行政手続法(平成五年法律第八八号)は平成五年一一月一二日に公布され、現在、本年一〇月一日の施行予定に向けて各行政機関において必要な準備を行っているところである。行政手続法は、公正で透明な行政運営を確保するため行政庁が行う処分等に関して統一的な手続規定を定めるものであり、行政庁が処分等を行う場合には同法の定めるところにしたがって事前手続等を経ることが必要である。
新住宅市街地開発法(以下「法」という。)において施行者が行うこととされている各処分も行政手続法に定める事前手続等に従って実施することが必要であり、同法が施行されるまでに、各施行者は審査基準を定める等の措置を講じた上で同法の規定に従って各処分等を行うことが必要となる。
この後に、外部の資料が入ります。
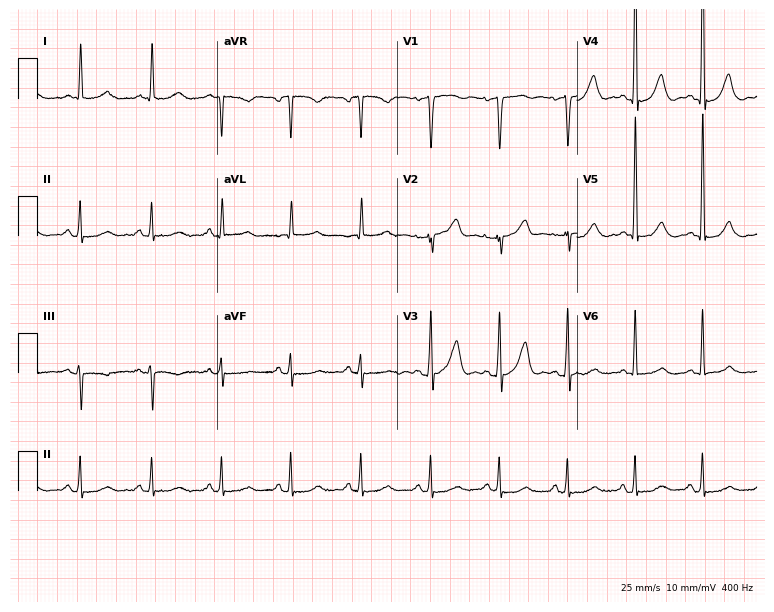
12-lead ECG (7.3-second recording at 400 Hz) from a male patient, 65 years old. Labelled as a normal ECG.
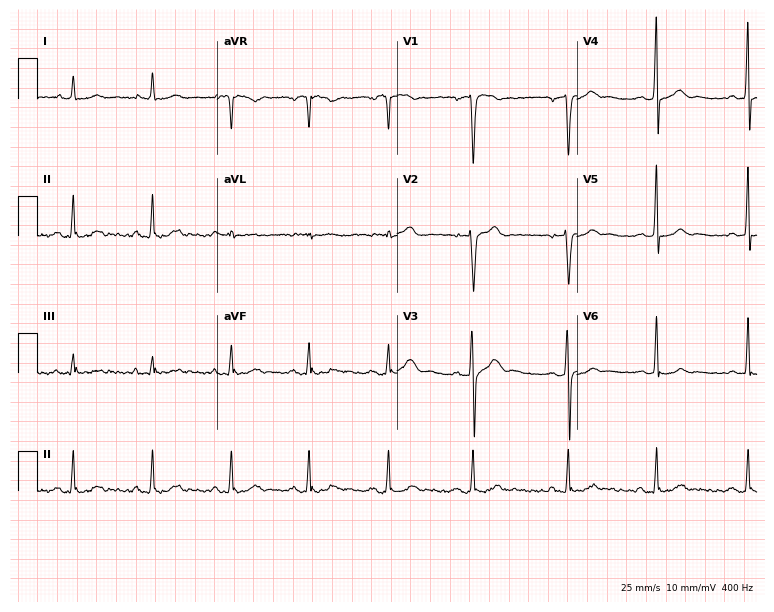
12-lead ECG (7.3-second recording at 400 Hz) from a 29-year-old man. Labelled as a normal ECG.
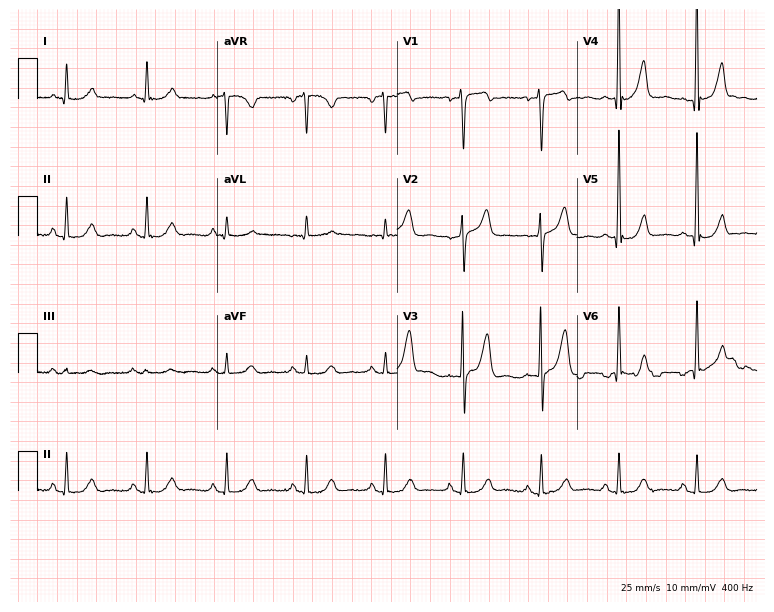
Standard 12-lead ECG recorded from a 72-year-old man. Read as a normal ECG.
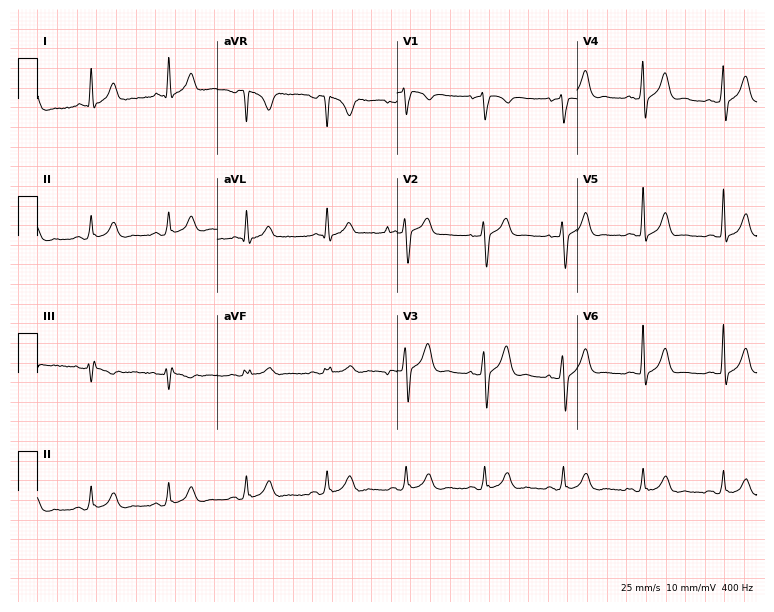
ECG — a male, 41 years old. Screened for six findings — first-degree AV block, right bundle branch block, left bundle branch block, sinus bradycardia, atrial fibrillation, sinus tachycardia — none is recorded.
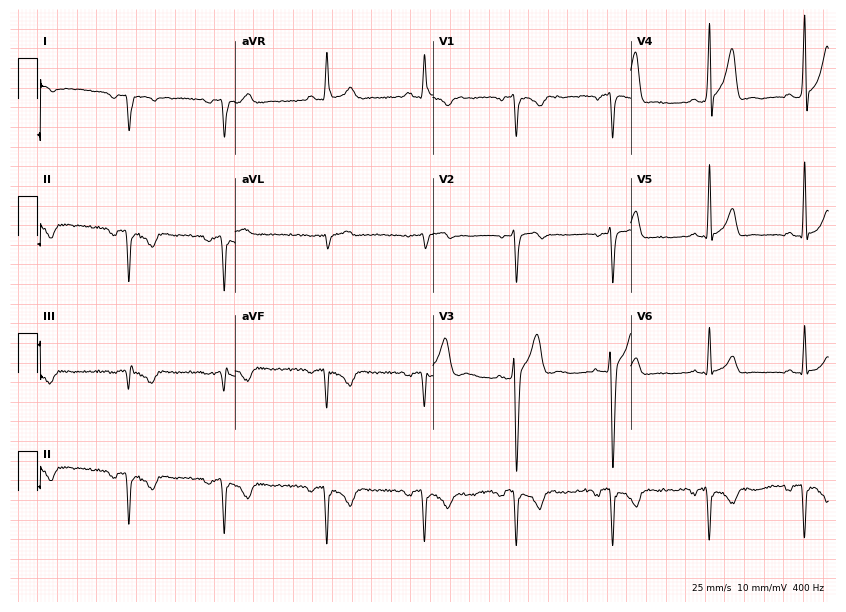
ECG — a 19-year-old man. Screened for six findings — first-degree AV block, right bundle branch block (RBBB), left bundle branch block (LBBB), sinus bradycardia, atrial fibrillation (AF), sinus tachycardia — none is recorded.
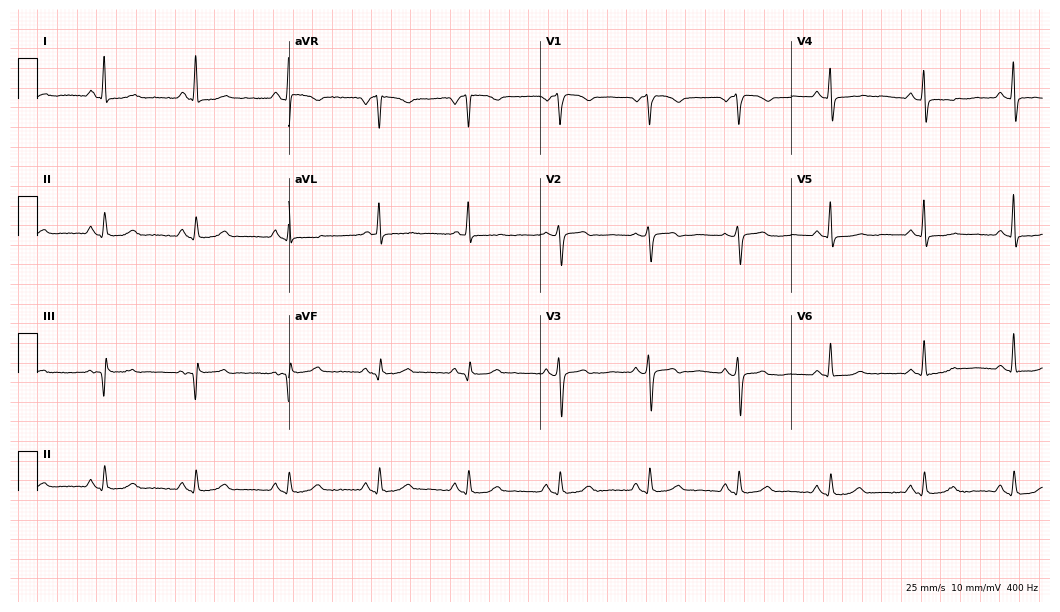
ECG (10.2-second recording at 400 Hz) — a 66-year-old female. Screened for six findings — first-degree AV block, right bundle branch block, left bundle branch block, sinus bradycardia, atrial fibrillation, sinus tachycardia — none is recorded.

各施行者におかれては、左記に定めるところを参考として行政手続法の施行までに審査基準を定める等の所要の措置を講ずるとともに、別添の「行政手続法の運用に当たって(未定稿) (各省庁事務次官等あて 総務事務次官通知 平成六月九日下旬発出予定)」等を参照して同法の趣旨を理解して事前手続等を遺漏なく行うよう取り計らわれたい。
一 法第三四条の二第二項に規定する標識の移転等に係る承諾について
(一) 本規定の趣旨
新住宅市街地開発事業の施行の準備又は施行のために測量を行うことが必要な場合においては、第三四条の二第一項の規定により、新住宅市街地開発事業を施行しようとする者又は施行者(以下「施行者等」という。)は、測量の目的及び施行者等が表示された標識(以下「標識」という。)を設置することができることとされている。本規定はこれにより設置された標識を移転又は除却する場合等においては施行者等の承諾を得ることを規定したものであり、承諾を与える行為は「申請に対する処分」に該当することとなるため、以下(二)及び(三)を参考として審査基準を定める等の措置を講ずることを含む、行政手続法第二章に規定されるところに従って、本事務を行うことが必要となる。
(二) 行政手続法第五条に規定する審査基準の設定について
本事業のために必要な測量の結果は、標識を設置して保存しておかないと現地との照合が不可能となり事業施行の支障となるので、標識を除却、汚損又は損壊するについては災害救助等の緊急の事由がない限り基本的には承諾を与えることは適切でない。また、標識の移転については、公共工事の実施等の真にやむをえない理由があり、かつ、測量結果の保存が可能で今後の事業実施に支障を与えない場所に移転される場合等については承諾を与えることができること。
(三) 行政手続法第六条に規定する標準処理期間の設定について
施行者が承諾に関する処分を行うに際しては、過去の実例等を参考として、各施行者において標準処理期間を定めることが必要であるが、本件処分の性質にかんがみれば特段の事情がない限り、最長でも一週間程度で承諾・不承諾の別に定めることが可能であろう。
二 法第三六条第一項に規定する事業実施の同意について
本規定は、新住宅市街地開発事業の重複施行は従前からの施行者の同意を得た場合でなければならない旨を定めたものである。本規定の同意が法第四五条第一項の規定によって事業施行者となる民間の法人に対してなされる場合においては、同意を与える行為は「申請に対する処分」に該当するため、行政手続法第二章に規定されるところに従って、本事務を行うことが必要となるが、法施行から現在に至るまでにおいて、民間の法人が新住宅市街地開発事業の施行者となった例はなく、また、今後も当面は民間の法人による事業施行は予定されていないことから、将来、民間の法人による事業施行が想定されるようになった段階において審査基準を定める等の措置を講ずれば足りるものであること。